● What is being asked
Set the pictures aside and set down only the lines from the line holding "sample: C. elegans embryo early stage" through the end of the entries below, ends included.

● Entries shown
————————

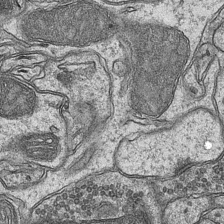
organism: Mouse
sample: CA1 Hippocampus
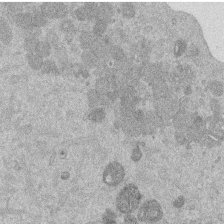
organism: Mouse
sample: Dividing mouse embryo 1 cell stage
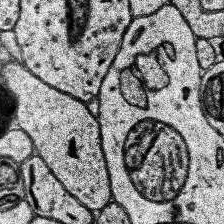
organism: Human
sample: Temporal Lobe
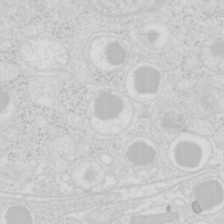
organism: Mouse
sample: Pancreas
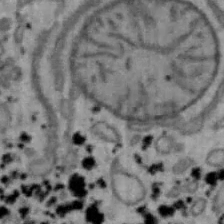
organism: Mouse
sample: Liver
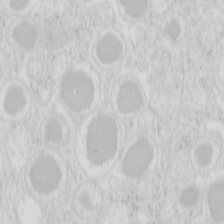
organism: Mouse
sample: Pancreas
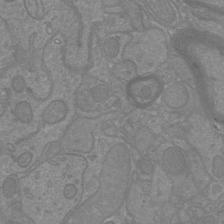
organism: Mouse
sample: Cortical neurons
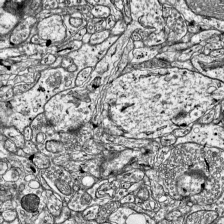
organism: Mouse
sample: Visual Cortex
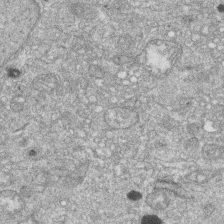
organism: Human
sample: HeLa cell HIV synapse
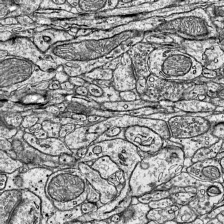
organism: Mouse
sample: Visual Cortex
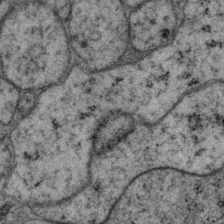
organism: P. pacificus
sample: Pharynx
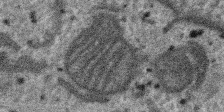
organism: Human
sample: Lung epithelial cells infected with SARS-CoV-2
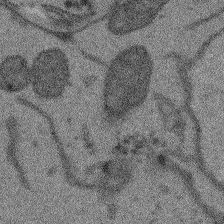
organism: Arabidopsis thaliana
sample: Root tip
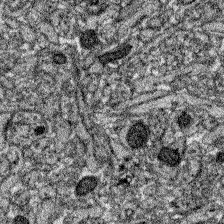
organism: Zebrafish
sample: Larval olfactory bulb
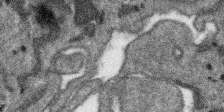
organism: Human
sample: Lung epithelial cells infected with SARS-CoV-2
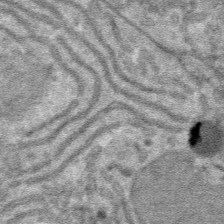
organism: Mouse
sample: Mouse hepatocytes
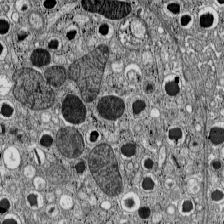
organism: C57BL Mouse
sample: Pancreatic islet
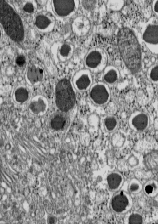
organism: C57BL Mouse
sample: Pancreatic islet
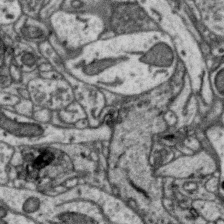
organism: Zebra finch
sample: Brain
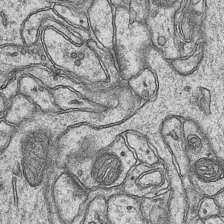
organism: Mouse
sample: CA1 Hippocampus
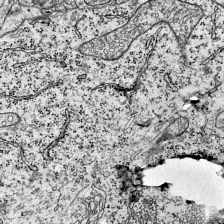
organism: Mouse
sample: Visual Cortex
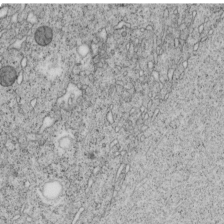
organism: C. elegans
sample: C. elegans embryo early stage
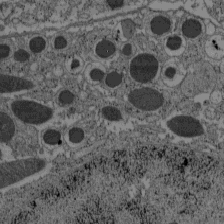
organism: C57BL Mouse
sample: Pancreatic islet
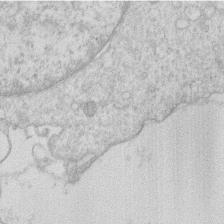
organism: Human
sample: Macrophage cells
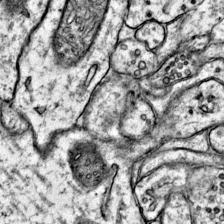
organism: Mouse
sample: Primary visual cortex
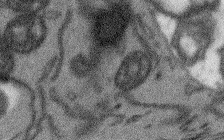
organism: Arabidopsis thaliana
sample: Root tip

————————

● Exercise solution
sample: C. elegans embryo early stage
organism: C57BL Mouse
sample: Pancreatic islet
organism: Human
sample: Macrophage cells
organism: Mouse
sample: Primary visual cortex
organism: Arabidopsis thaliana
sample: Root tip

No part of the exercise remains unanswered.